Copy the lines below exactly, starting with the first and finishing with the one holding "2001.0 | 48.693 |"; do not copy the pictures.

# # # # # # #

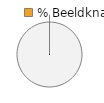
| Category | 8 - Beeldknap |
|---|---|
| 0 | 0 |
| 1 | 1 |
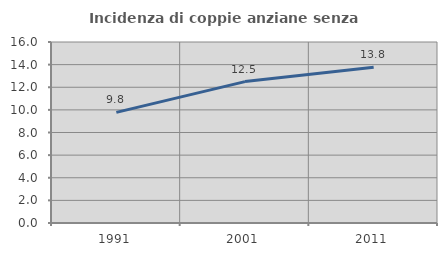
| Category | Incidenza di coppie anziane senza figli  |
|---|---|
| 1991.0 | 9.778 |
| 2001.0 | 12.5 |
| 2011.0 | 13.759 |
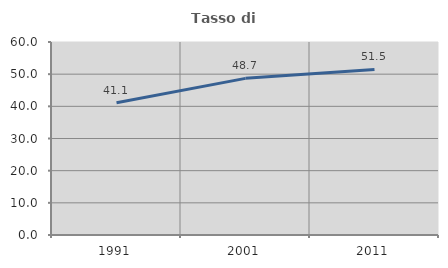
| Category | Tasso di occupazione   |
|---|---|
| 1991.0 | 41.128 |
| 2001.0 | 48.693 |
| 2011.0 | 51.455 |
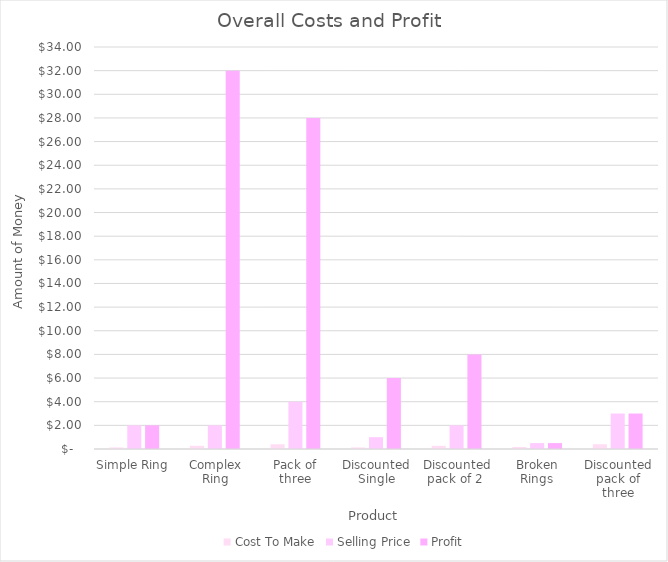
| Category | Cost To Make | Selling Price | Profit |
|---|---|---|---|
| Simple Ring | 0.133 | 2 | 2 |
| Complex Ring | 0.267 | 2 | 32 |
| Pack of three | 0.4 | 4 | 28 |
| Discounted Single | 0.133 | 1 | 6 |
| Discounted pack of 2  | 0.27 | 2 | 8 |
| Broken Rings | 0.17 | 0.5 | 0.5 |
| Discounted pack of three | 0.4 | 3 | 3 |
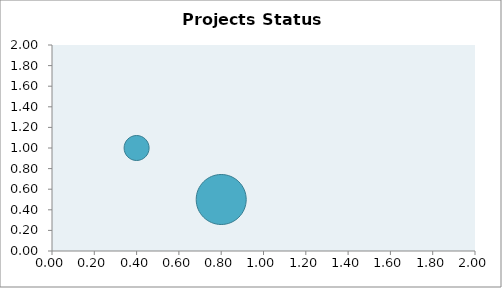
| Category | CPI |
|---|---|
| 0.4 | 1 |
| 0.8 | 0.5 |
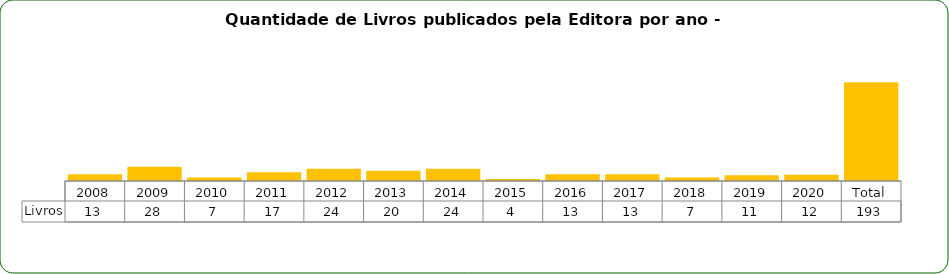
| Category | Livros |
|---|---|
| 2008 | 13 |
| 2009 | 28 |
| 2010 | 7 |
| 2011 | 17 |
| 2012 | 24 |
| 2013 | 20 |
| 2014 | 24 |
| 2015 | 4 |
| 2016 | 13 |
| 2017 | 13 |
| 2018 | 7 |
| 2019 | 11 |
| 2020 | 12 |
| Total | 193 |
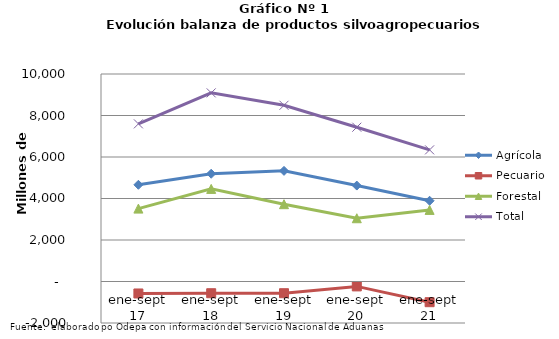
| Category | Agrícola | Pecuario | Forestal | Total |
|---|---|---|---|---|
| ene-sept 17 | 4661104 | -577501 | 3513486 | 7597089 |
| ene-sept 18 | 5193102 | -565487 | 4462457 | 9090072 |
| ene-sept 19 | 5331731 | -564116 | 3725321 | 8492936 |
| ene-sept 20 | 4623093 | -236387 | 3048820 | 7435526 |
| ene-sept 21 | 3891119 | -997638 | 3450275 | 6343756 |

# # # # # # #

Written response:
| Category | 8 - Beeldknap |
|---|---|
| 0 | 0 |
| 1 | 1 |
| Category | Incidenza di coppie anziane senza figli  |
|---|---|
| 1991.0 | 9.778 |
| 2001.0 | 12.5 |
| 2011.0 | 13.759 |
| Category | Tasso di occupazione   |
|---|---|
| 1991.0 | 41.128 |
| 2001.0 | 48.693 |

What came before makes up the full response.